This role as world policeman is as useful to Democratic party politicians of a 
“liberal” bent, such as President Obama – and John Dingell – as it is to 
ordinary Republican warmongers – and perhaps it is more useful for the 
Democrats. Because military spending is just another “stimulus” package. 
According to the Keynesian geniuses who have run our economy into the 
ground, the only way to fix what they broke is to keep spending. And it 
doesn’t matter, according to them, what we spend the money on: it could be 
building pyramids. It could be a chicken in every pot. It could be simply 
throwing freshly printed dollars out of airplanes. Or it could be a war, one 
that requires the production – and destruction – of lots of planes, tanks, and 
other materials. Think of war as just another “stimulus” program, and you’ve 
got a handle on how a liberal Democrat who ran on his antiwar credentials 
could learn to love perpetual war.

Another arrow in the War Party’s quiver is political correctness: we 
supposedly have a moral obligation to “liberate” the women of Afghanistan 
and the region, to free them to be able to go to school, to free them from 
the harem and the bride price. That recent Time magazine cover with a 
picture of an Afghan woman who’s had her nose cut off was a powerful piece 
of war propaganda – and yet the government that we support in Afghanistan 
is doing exactly the same thing. And the truth of the matter is that even if 
we had a million troops in Afghanistan, we could not change the culture of 
that country. They’ve been doing what they’re doing for thousands of years, 
and no one has been able to tame them – not the British, not the Russians, 
and not us.

So why has the left been silent on the war issue? What happened to the grand 
tradition of Eugene Debs, or the Vietnam war protesters, or Martin Luther 
King who was stalked by the FBI for his key role in building mass opposition 
to the conflict in Southeast Asia?

A couple of reasons. One, the left has long since given up its old time 
populist anti-imperialism in exchange for identity politics. Obama is an 
African-American, and, as far as certain sections of the left are concerned, 
nothing more needs to be said. For them, this is enough. Enough for them to 
overlook quite a lot, including a brutal and immoral war that is draining the 
lifeblood out of us, and indeed draining the resources we need for the very 
social programs liberals say they want at home.
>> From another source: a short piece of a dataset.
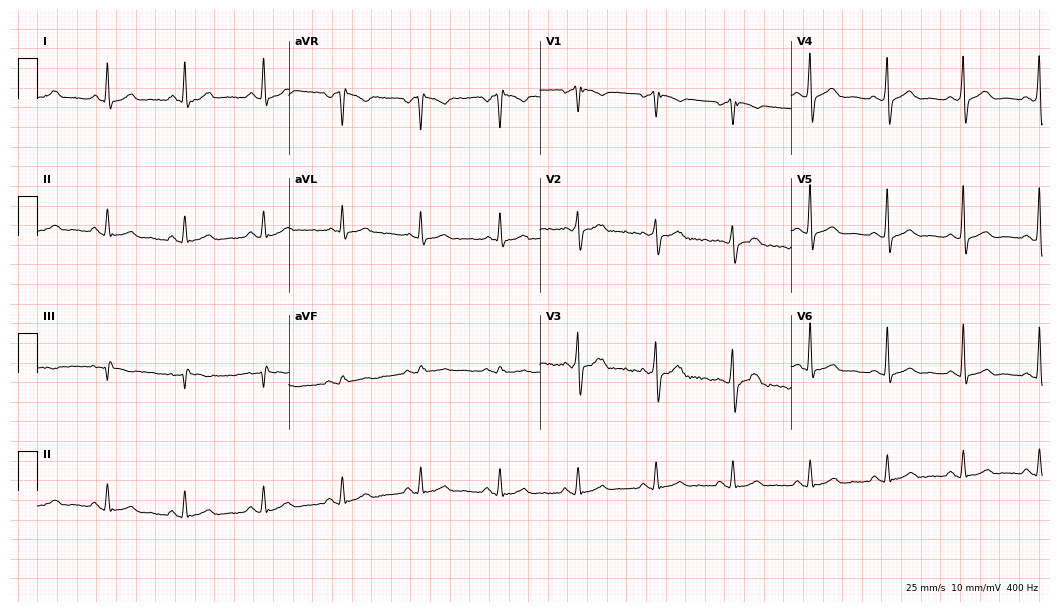
Electrocardiogram (10.2-second recording at 400 Hz), a male, 53 years old. Overall reading on record: normal ECG.
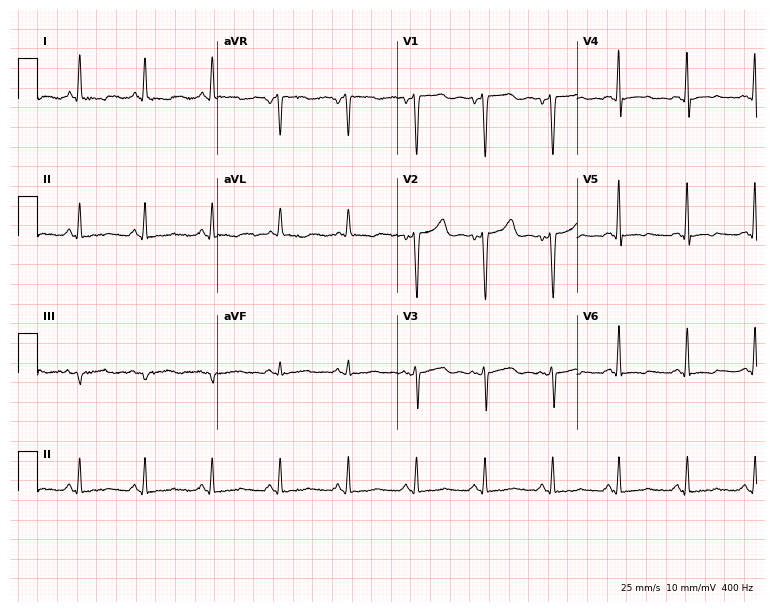
Electrocardiogram (7.3-second recording at 400 Hz), a female patient, 48 years old. Of the six screened findings (first-degree AV block, right bundle branch block, left bundle branch block, sinus bradycardia, atrial fibrillation, sinus tachycardia), none is recorded. Other findings, if any, are not listed.

Progressives have made a deal with the devil. And the bargain is this: they’ll 
shut up about murdering innocent Afghan and Pakistani civilians, about US 
assassination squads, and about the wholesale assault on our civil liberties, if 
they can get the goodies they want here at home: more government 
spending, more government employees, and more government period. After 
all, who cares if a lot of foreigners get killed? As long as they get theirs.

The transformation of the American left really is a sad and pathetic process 
to behold, and I’ve been watching it unfold for some time now. You know, 
during the 1960s, the New Left solidarized with the people of the Third 
World, whom they – rightly – saw as victims of US imperialism. Their slogan: 
“Bring the war home!” Today, the unspoken slogan of the left is: Bring the 
bacon home – and to hell with everybody else!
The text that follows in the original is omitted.